I love vintage things. I have a serious thrifting habit and will have an intense physical reaction if I pass a sign that says “Estate Sale” when driving around town. Since I almost always have my two young kids in tow, this means that the junior members of my family spend a lot of time at thrift stores, garage sales, and flea markets as well. While the thought of combing through stacks of vintage magazines and searching for the last piece of Pyrex to complete a set makes my heart beat a little faster, my five-year-old can take about five minutes of it before she starts chiming “Mommy, I’m booooored.” To appease them, I usually allow them to choose a toy to bring home.

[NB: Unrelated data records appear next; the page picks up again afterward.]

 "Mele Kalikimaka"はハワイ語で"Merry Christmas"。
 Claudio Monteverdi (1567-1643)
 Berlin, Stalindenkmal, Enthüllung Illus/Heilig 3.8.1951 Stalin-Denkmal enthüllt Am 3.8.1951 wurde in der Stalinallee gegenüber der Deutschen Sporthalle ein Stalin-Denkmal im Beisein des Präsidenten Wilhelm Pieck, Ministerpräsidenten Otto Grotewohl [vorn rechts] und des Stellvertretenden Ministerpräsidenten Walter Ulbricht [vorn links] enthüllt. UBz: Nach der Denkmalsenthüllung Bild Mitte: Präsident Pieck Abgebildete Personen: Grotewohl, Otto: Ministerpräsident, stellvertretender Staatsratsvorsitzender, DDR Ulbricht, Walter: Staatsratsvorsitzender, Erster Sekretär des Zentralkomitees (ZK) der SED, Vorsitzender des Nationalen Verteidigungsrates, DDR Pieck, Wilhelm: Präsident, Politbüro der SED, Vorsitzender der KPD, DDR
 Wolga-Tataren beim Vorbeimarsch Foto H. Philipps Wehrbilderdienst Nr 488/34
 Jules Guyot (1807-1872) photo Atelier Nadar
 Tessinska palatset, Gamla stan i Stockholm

As a result, in addition to a killer salt and pepper shaker collection and scores of vintage coffee mugs, our house is full of ugly teddy bears, broken “˜80s action figures, and My Little Pony dolls that never seem to come clean. We also have some pretty sweet vintage children’s items that I’ve selected myself: a fully operational Fisher Price turntable (along with a big pile of vintage kids’ records), a couple of old Little People sets, a “˜70s wardrobe for Barbie and, my personal passion, stacks of vintage children’s books. My initial reaction to all of this is to say, “Awesome! My kids are being exposed to the kindler, gentler good old days!” but it’s easy to forget that the good old days weren’t necessarily that great.

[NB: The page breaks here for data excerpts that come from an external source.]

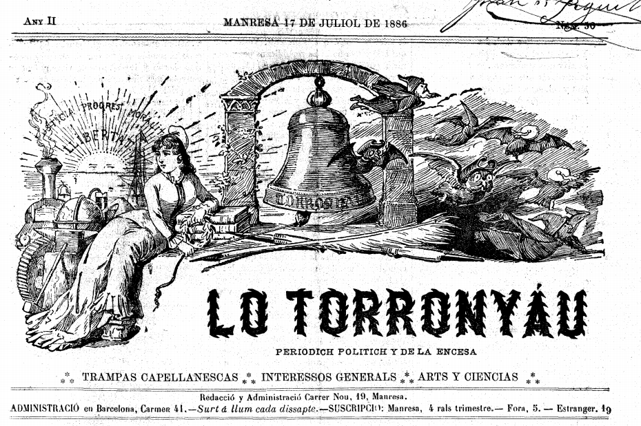 La segona capçalera del setmanai manresà
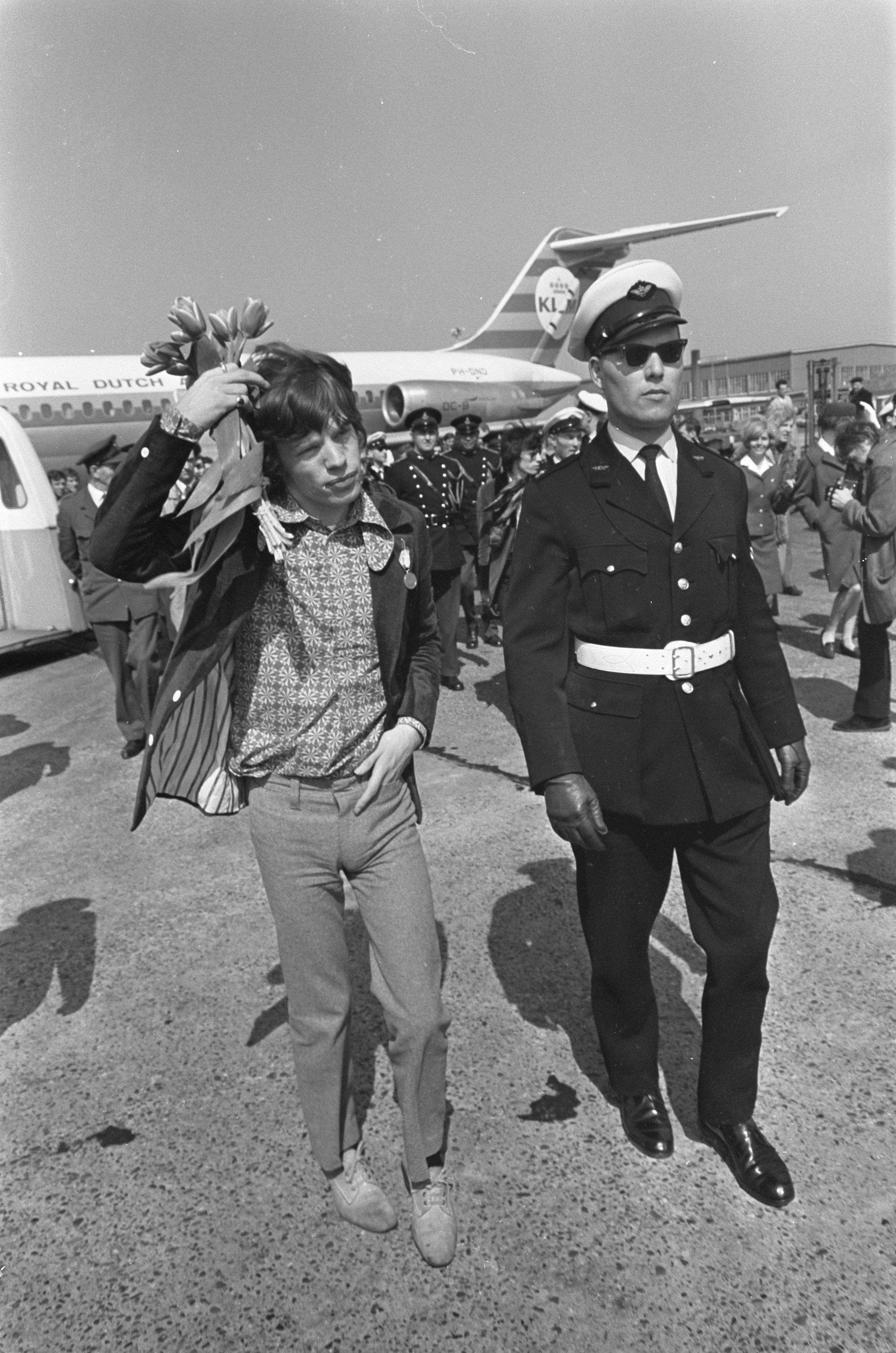 Collectie / Archief : Fotocollectie Anefo Reportage / Serie : [ onbekend ] Beschrijving : Aankomst Rolling Stones op Schiphol, Mick Jagger met bloemen Datum : 15 april 1967 Locatie : Noord-Holland, Schiphol Trefwoorden : BLOEMEN, aankomsten, beatgroepen Persoonsnaam : Jagger, Mick Instellingsnaam : Rolling Stones Fotograaf : Nijs, Jac. de / Anefo Auteursrechthebbende : Nationaal Archief Materiaalsoort : Negatief (zwart/wit) Nummer archiefinventaris : bekijk toegang 2.24.01.05 Bestanddeelnummer : 920-2342
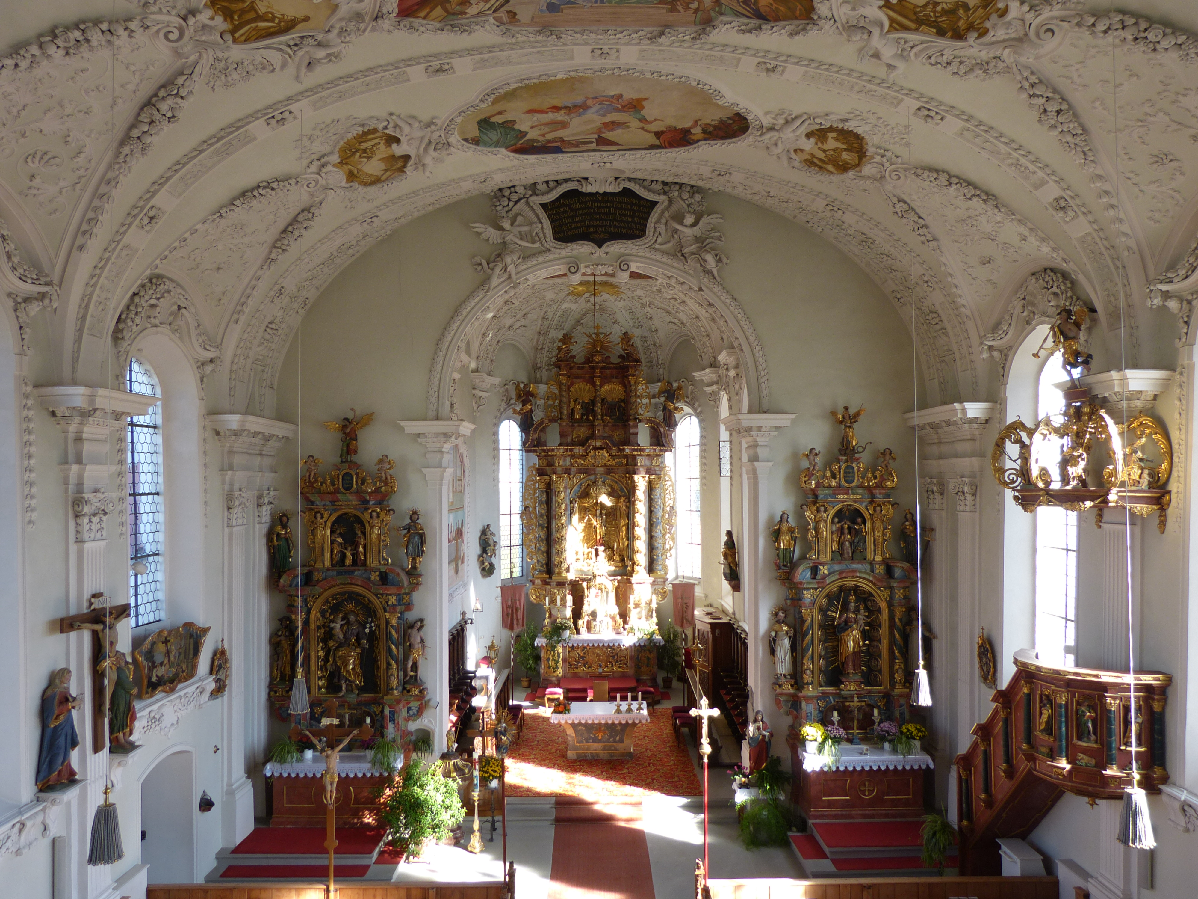 Mariä Himmelfahrt (Frauenzell)

There’s the obvious: lead paint and choking hazards took a lot of my generation’s childhood favorites off the market and, after seeing my two-year-old nearly swallow the Mr. Hooper from his Sesame Street Little People set, it’s clear that some of the golden oldies probably should stay out of commission. But beyond the physical dangers that some vintage toys present, there are social and political factors that may make you think twice before handing thrift finds over to your kids.

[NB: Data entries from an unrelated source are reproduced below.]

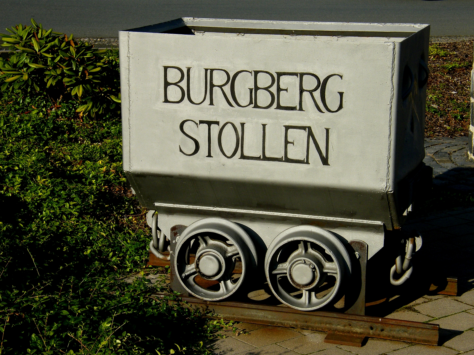 Battenberg (Eder) Lore Burgbergstollen
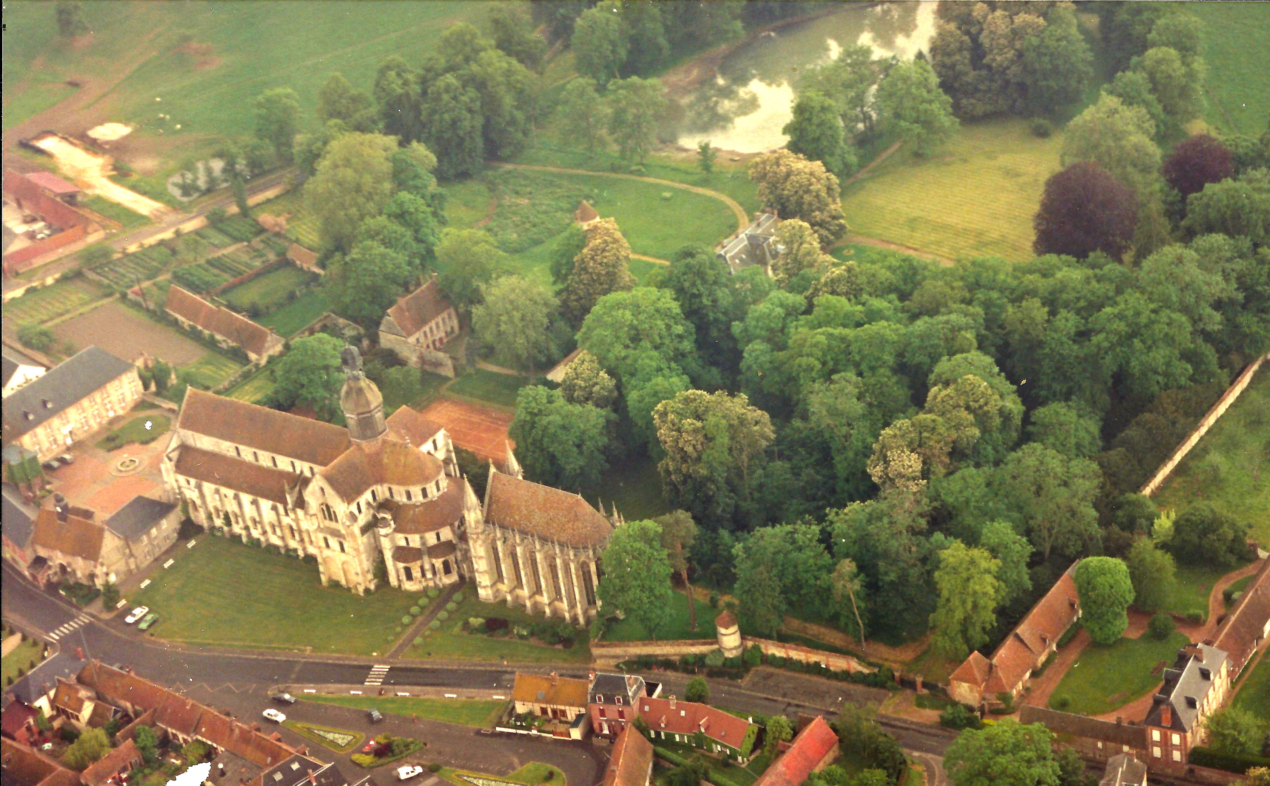 ABBAYE DE SAINT GERMER DE FLY Germer, personnage marquant du VII° siècle, fonde cette abbaye et en devient le premier abbé. Sous l'ordre de Saint-Ouen, archevêque de Rouen, le territoire de Fly est choisi afin d'y ériger un monastère. Une abbaye importante s'y élève bientôt, que Saint-Germer dirige jusqu'à sa mort, un 24 septembre vers l'an 658.
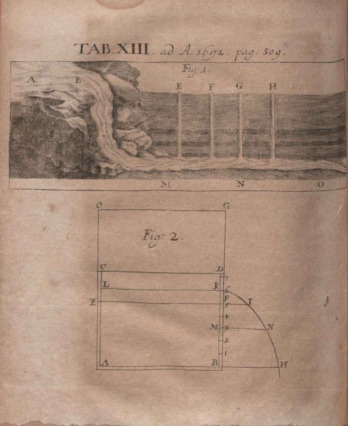 Illustration
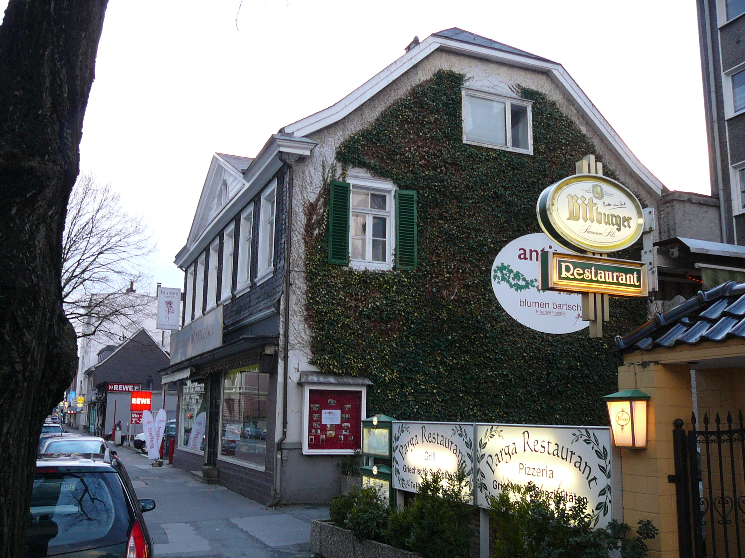 Friedrich-Engels-Allee, Wuppertal

Anyone who has ever rented or bought an older Disney Princess movie knows that the “classics” don’t always present the kinds of lessons about gender roles that most of us want to teach to our kids. The debate over whether the princesses are damaging to young girls’ sense of self is well-tread territory and I don’t want to step into that debate just now, but if you think racism, sexism, homophobia, and xenophobia are a problem with the Disney classics that are still being re-released, try taking a look at the items that went out of print decades ago. I’m not going to repeat the offensive things that I’ve seen and heard – most of them simply don’t deserve repeating. But I beg of you, please take a look through your vintage items before handing them off to your children. It’s up to you to decide how you want to handle things if you do find material that you deem questionable. In some cases, you may want to read or listen to the item with your kid and let the offensive bits spur a conversation about the way people treat each other. In other cases, you may want to simply toss it in the trash. It really depends on what the material contains, what your child is able to handle, and what your own comfort level is.
A few years ago when early episodes of Sesame Street were released on DVD there was quite a fuss over a disclaimer that appeared at the beginning of the disc, warning parents that the old version of the show may not be suitable for modern children. The irony is, of course, Sesame Street was one of the few examples of children’s programming that did make a point of being diverse and inclusive, making it more suitable than a lot of the stuff that I have found thrifting over the years. Thrifting with children can be rewarding and you will find a lot of awesome stuff that will make your kids’ childhood memories all the richer. Just remember to be vigilant and while it’s fun to romanticize the past, in some ways, modern progress isn’t always bad.
4 replies on “Vintage Kids’ Items, A Parental Advisory”
I recently re-watched Peter Pan of all things with my neice (She loves the “You Can Fly” song) and the part with Tigerlily and the tribe came up.
Needless to say, While I’ll deal with it at my sister’s house, We won’t be watching Peter Pan at aunt Nico’s house. D: D: D:
We have a Peter Pan record with a song called “What Makes the Red Man Red?” I’m not sure if it’s in the movie, but it’s totally offensive. Unfortunately I didn’t pre-screen that one before it was ejected from the house.
Oh, it is. I make sure to tell her (she’s 2.5) that it’s wrong and make exaggerated frowny faces at it, even if my sister thinks it’s rude of me.
Thankfully, my niece loooooves her Aunt Nico, so hopefully I’ll be able to be a good influence.